With Donald Trump back in the White House and Gensler no longer at the helm, the political climate in Washington has become more favorable than ever toward digital assets.
This shift was clearly highlighted during a recent SEC-hosted roundtable, where Acting Chair Mark Uyeda addressed the growing importance of digital currencies. Speaking to an audience that included major industry players, Uyeda emphasized the agency's evolving stance and acknowledged that the SEC’s newly formed internal team is fully aware of the sector's potential.
“More than 200 years ago, a group of stockbrokers gathered under a buttonwood tree to establish the basic rules for trading securities in an organized market in New York,” Uyeda said. “Today, we are at a similar inflection point in market history as we meet to discuss how to regulate digital asset trading in the United States.”
Uyeda’s remarks mark a stark contrast to Gensler’s controversial "regulation by enforcement" approach, which was frequently criticized for lacking clarity.
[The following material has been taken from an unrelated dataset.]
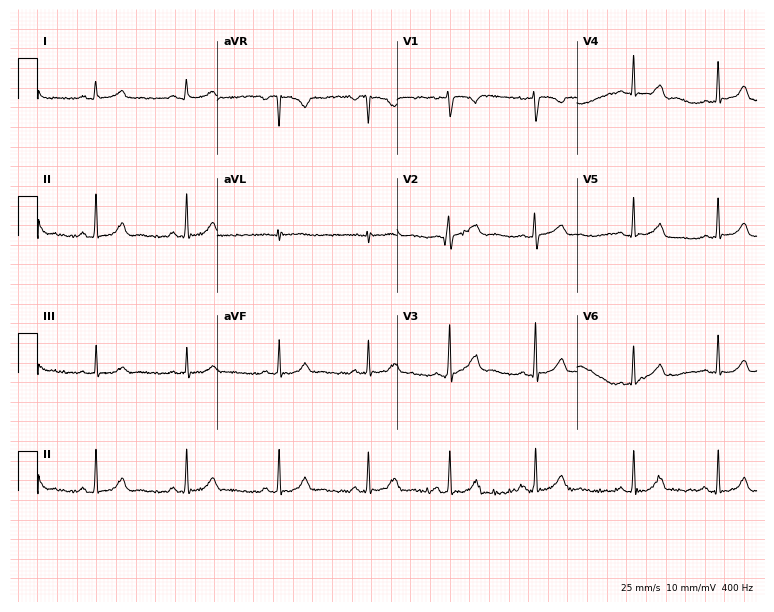
Electrocardiogram, a 17-year-old woman. Overall reading on record: normal ECG.

Gensler maintained that “the rules are already clear,” even as calls for formal crypto guidelines grew louder across the industry.
The roundtable was the second in a planned five-part series focused on creating a regulatory framework for crypto markets. Titled “Obstacles and Challenges: Crafting a Regulatory Pathway for Digital Asset Trading,” the session brought together representatives from Coinbase, Uniswap Labs, FalconX, and the New York Stock Exchange.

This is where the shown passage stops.